[Opening INFORMATION SHOWN section]
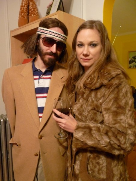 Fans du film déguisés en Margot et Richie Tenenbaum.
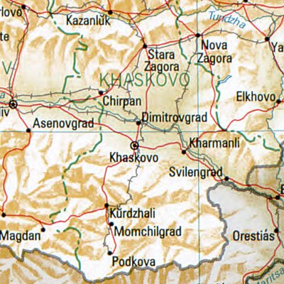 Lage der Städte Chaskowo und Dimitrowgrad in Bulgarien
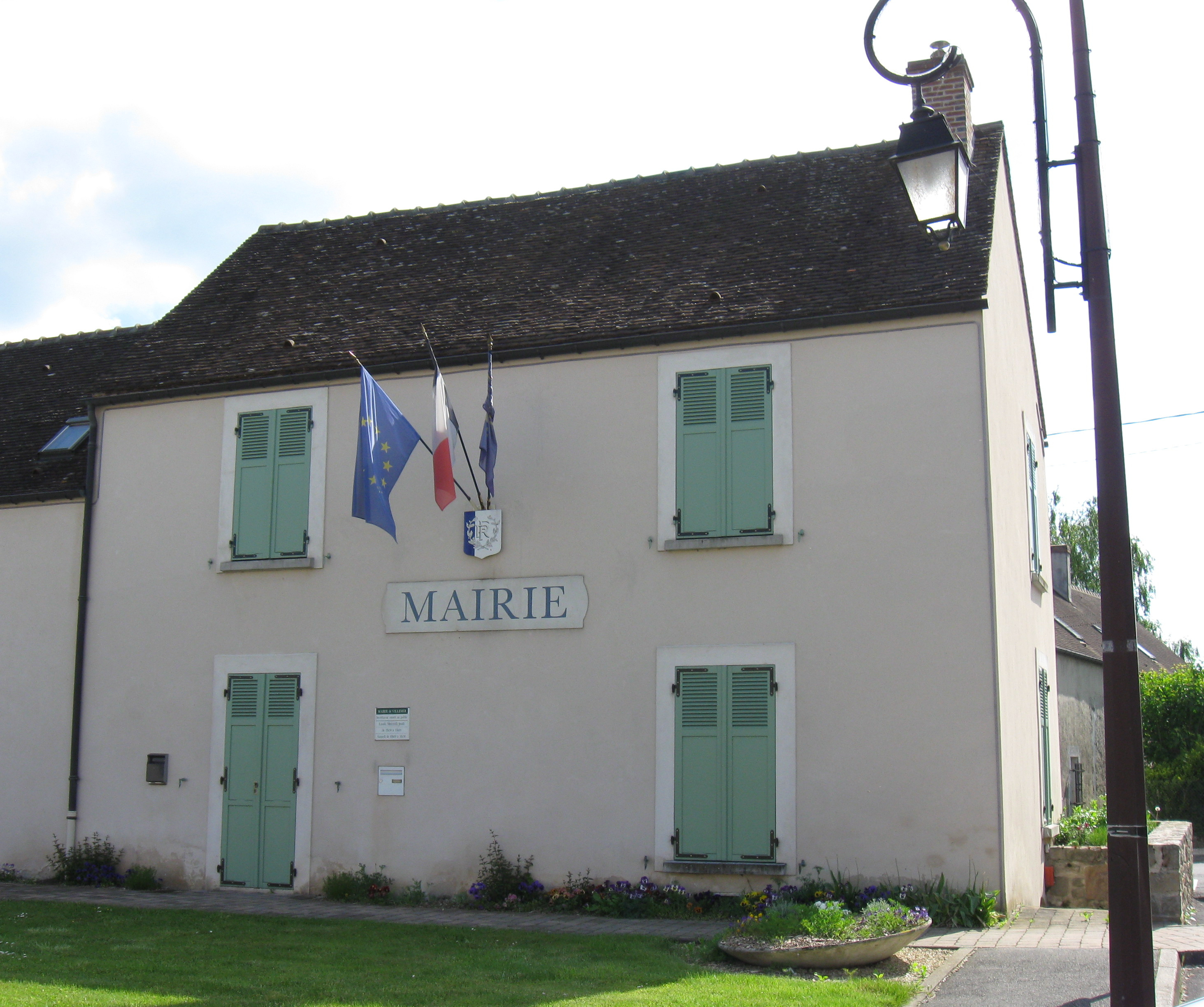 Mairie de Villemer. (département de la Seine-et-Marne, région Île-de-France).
[Closing INFORMATION SHOWN section]
■ PROBLEM: Repeat the data verbatim, excluding all pictures.

■ YOUR RESPONSE:
 Fans du film déguisés en Margot et Richie Tenenbaum.
 Lage der Städte Chaskowo und Dimitrowgrad in Bulgarien
 Mairie de Villemer. (département de la Seine-et-Marne, région Île-de-France).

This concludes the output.